BMI body mass index, DM diabetes mellitus, HCV hepatitis C virus, Anti-HBc antibody to hepatitis B core antigen, APRI aspartate aminotransferase to platelet ratio index, FIB-4 Fibrosis index based on 4 factors, SVR sustained virologic response.
*BMI: for the UMHS cohort, underweight and normal weight: BMI < 25, overweight: 25 ≤ BMI < 30, obese: BMI ≥ 30; for the PUHSC cohort, underweight and normal weight: BMI < 24, overweight: 24 ≤ BMI < 28, obese: BMI ≥ 28.
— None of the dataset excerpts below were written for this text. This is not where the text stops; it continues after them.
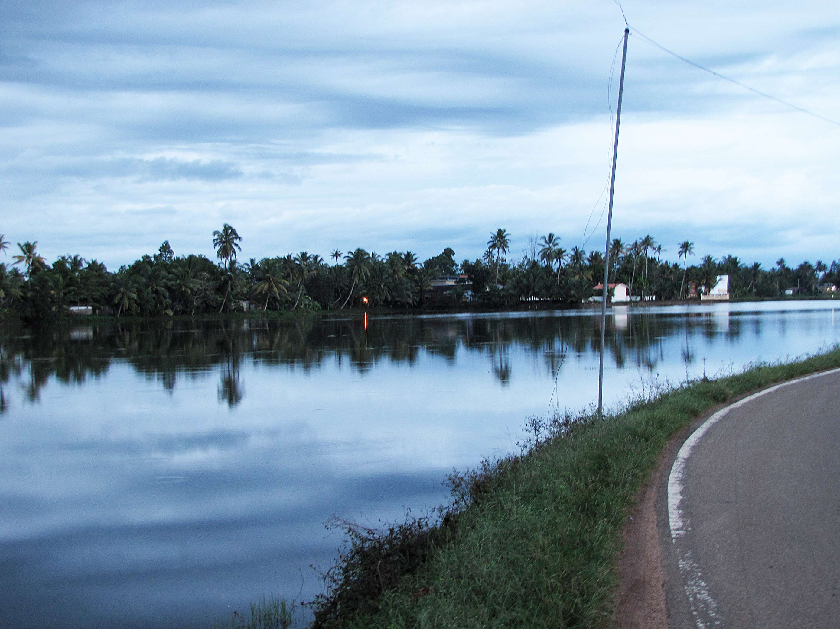 മുട്ടാർ ഗ്രാമത്തിൽ നിന്നുള്ള ഒരു ചിത്രം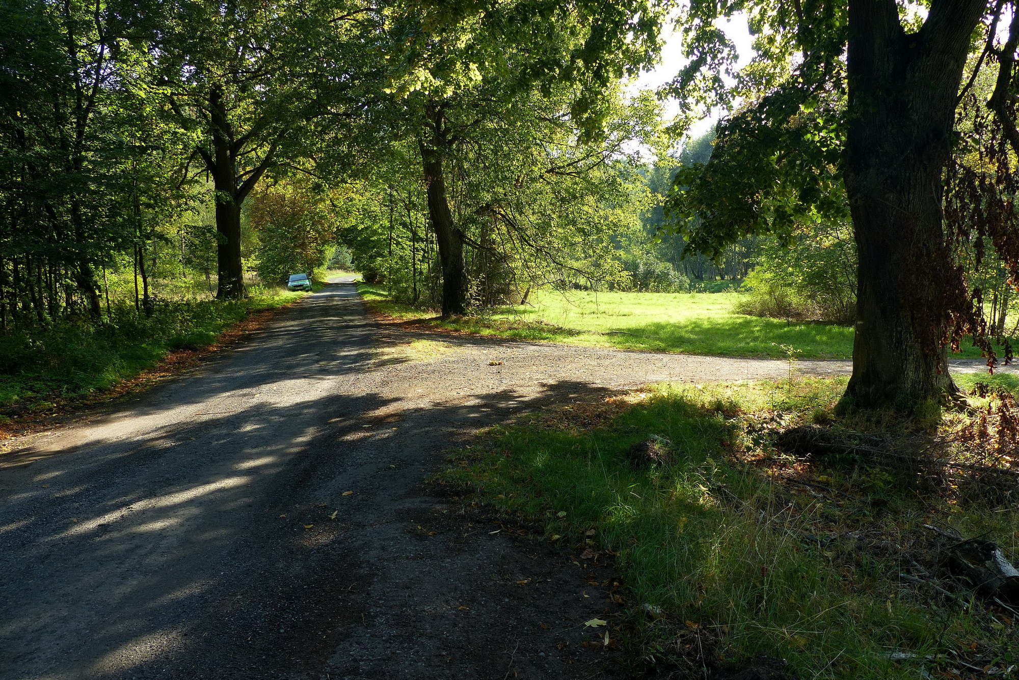 Křižovatka a bývalá náves v Holičkách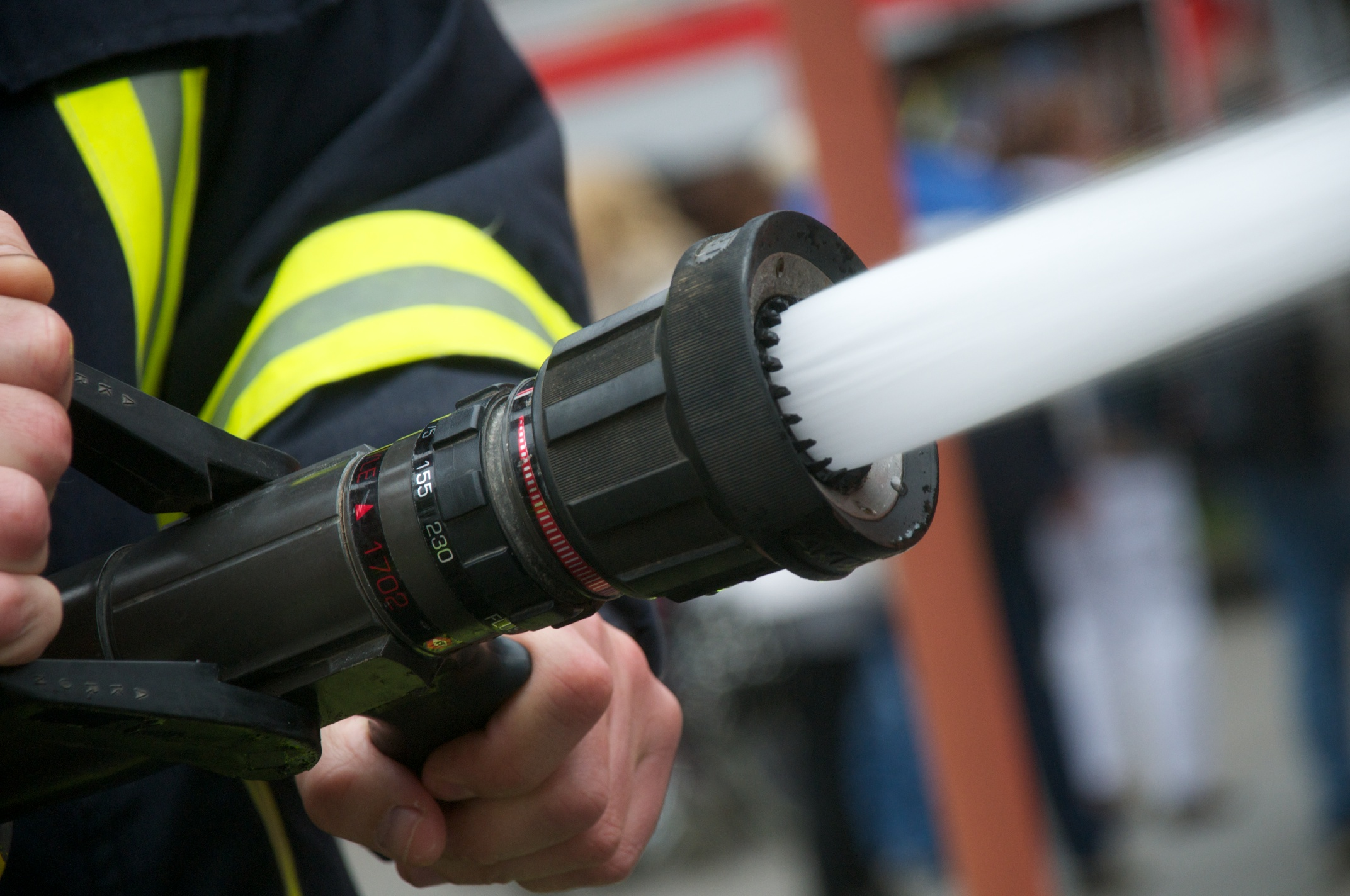 Feuerwehreinsatz Werksfeuerwehr Diakonische Stiftung Wittekindshof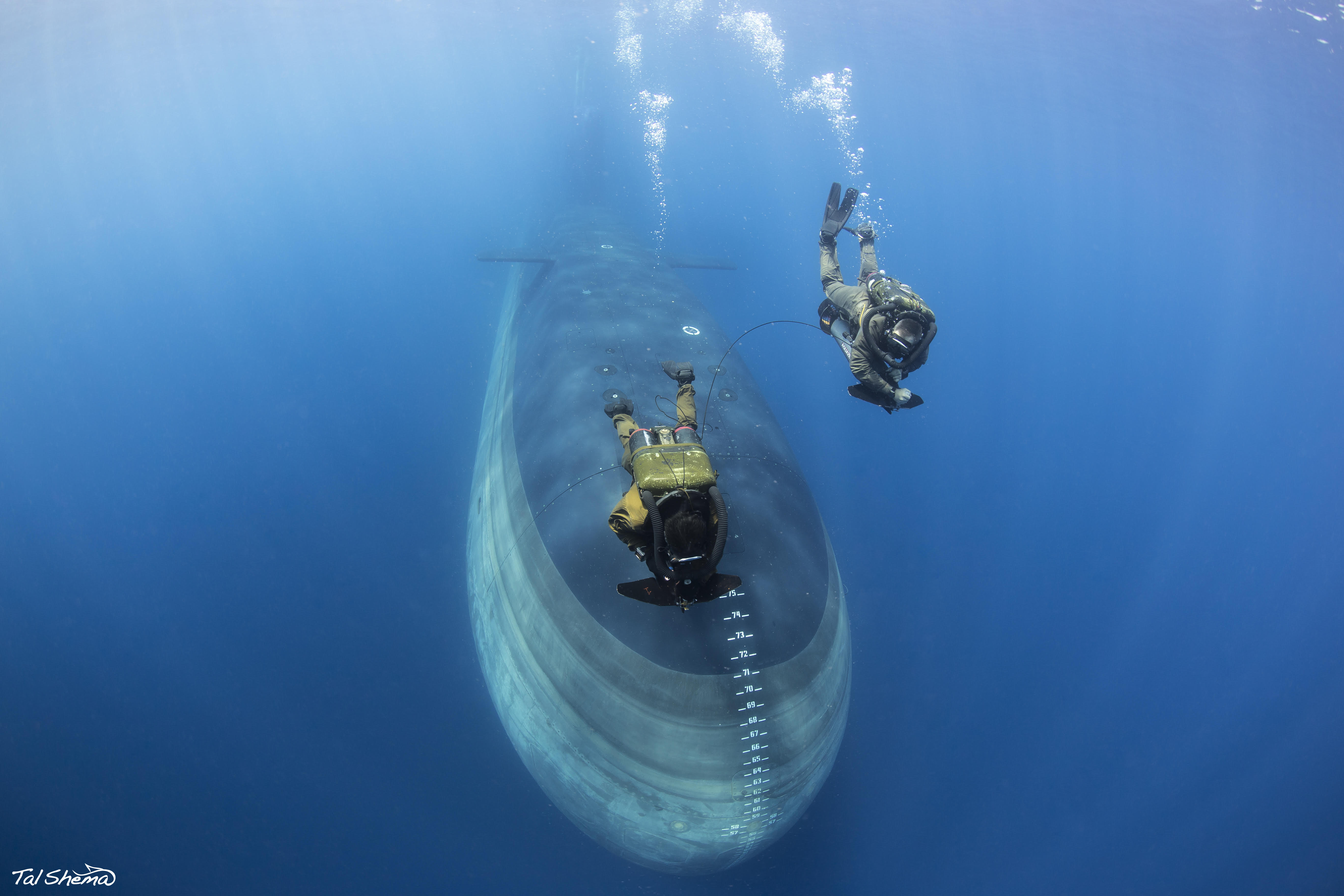 אימון היחידה עם שטיית הצוללת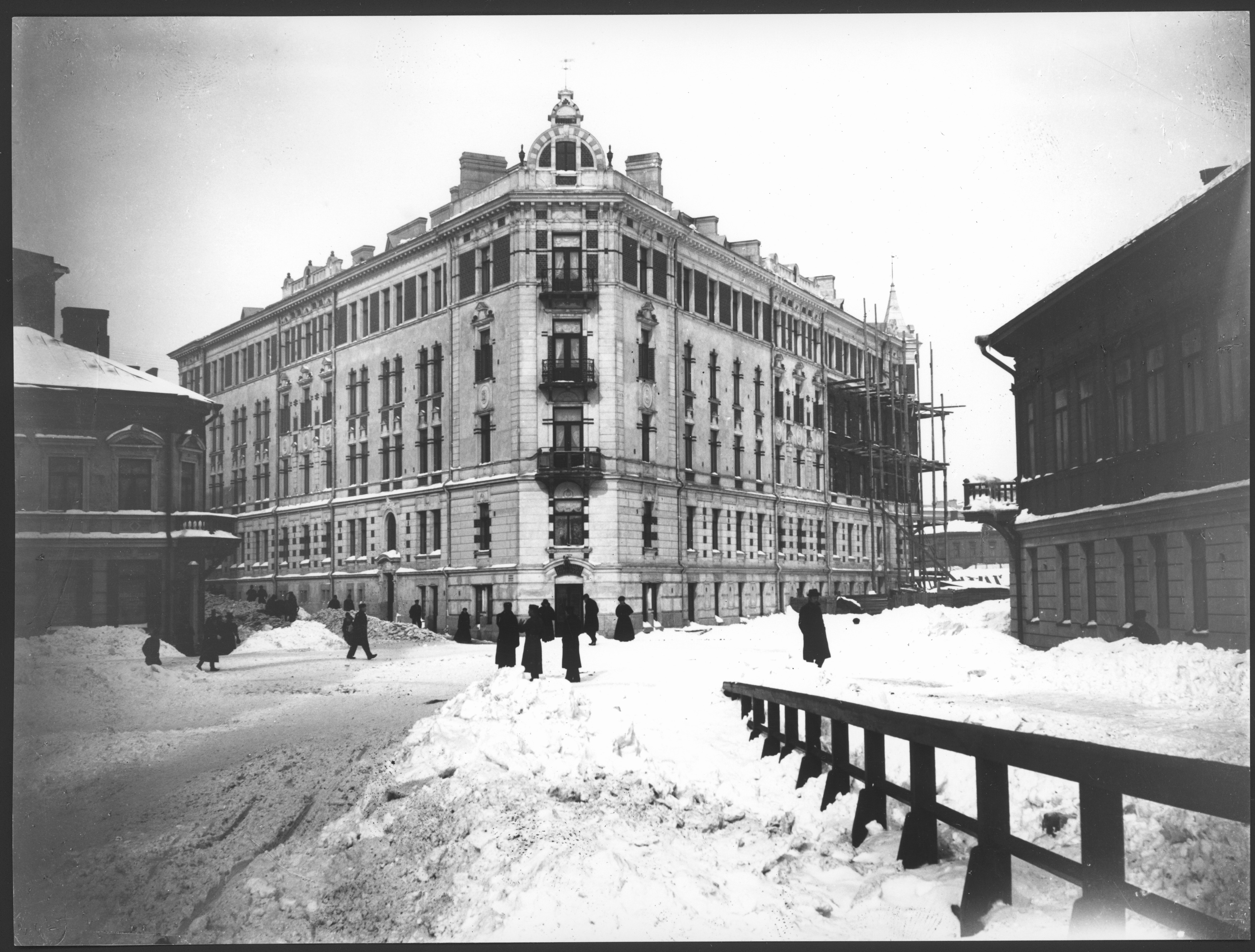 Wuorisen talo, Viiskulma, Fredrikinkatu 19 - Laivurinrinne 2, 00120 Helsinki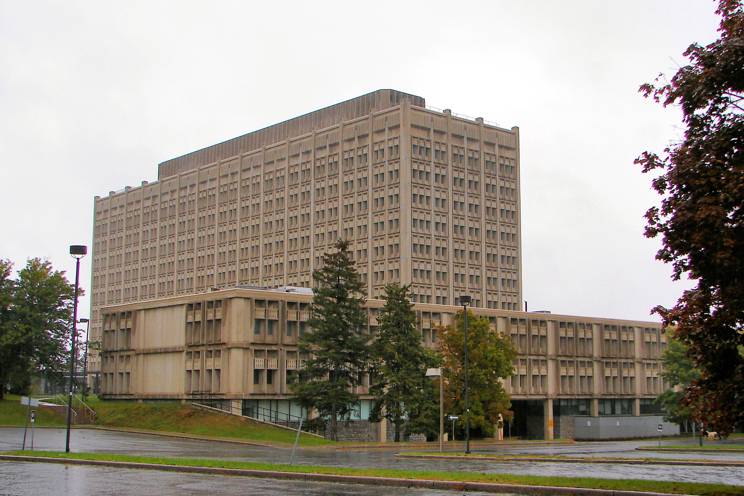 Carling Building, Ottawa, Ontario, Canada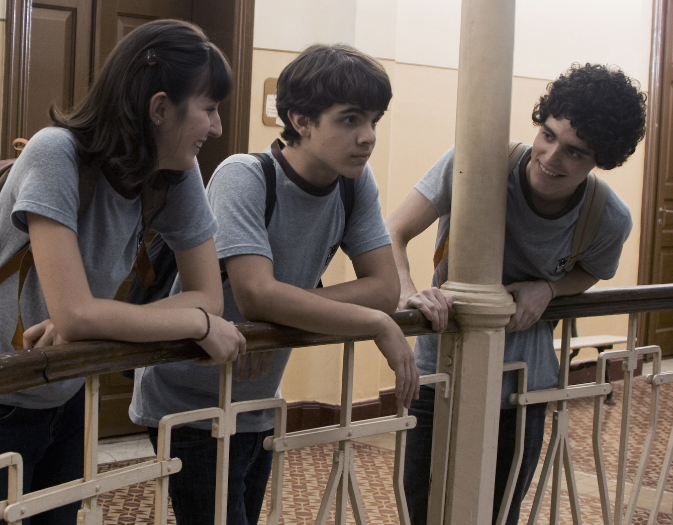 Eu não quero voltar sozinho (No quiero volver solo) es un cortometraje brasileño de 2010 dirigido por Daniel Ribeiro. Reparto Tess Amorim, Fabio Audi Fabio Audi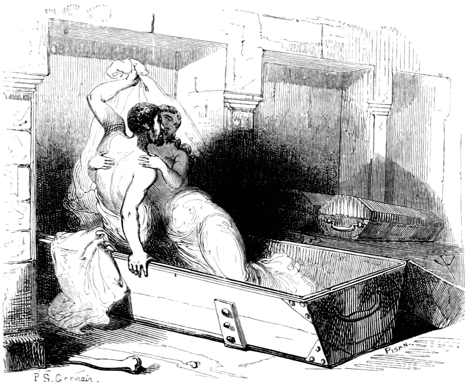 Le réveil Marthe et Maurice en l’an 3000.

The UMHS cohort included 434 (54.6%) patients without cirrhosis and 361 (45.4%) with cirrhosis of whom 87 had history of decompensation; while the PUHSC cohort included 716 (83.8%) patients without cirrhosis and 138 (16.2%) with cirrhosis of whom 38 had history of decompensation (Table 1). Patients with cirrhosis had significantly higher aspartate aminotransferase to platelet ratio index (APRI)13 (median 2.2 vs. 0.6) and higher Fibrosis index based on 4 factors (FIB-4)14 (median 6.4 vs. 1.7) than those with no cirrhosis.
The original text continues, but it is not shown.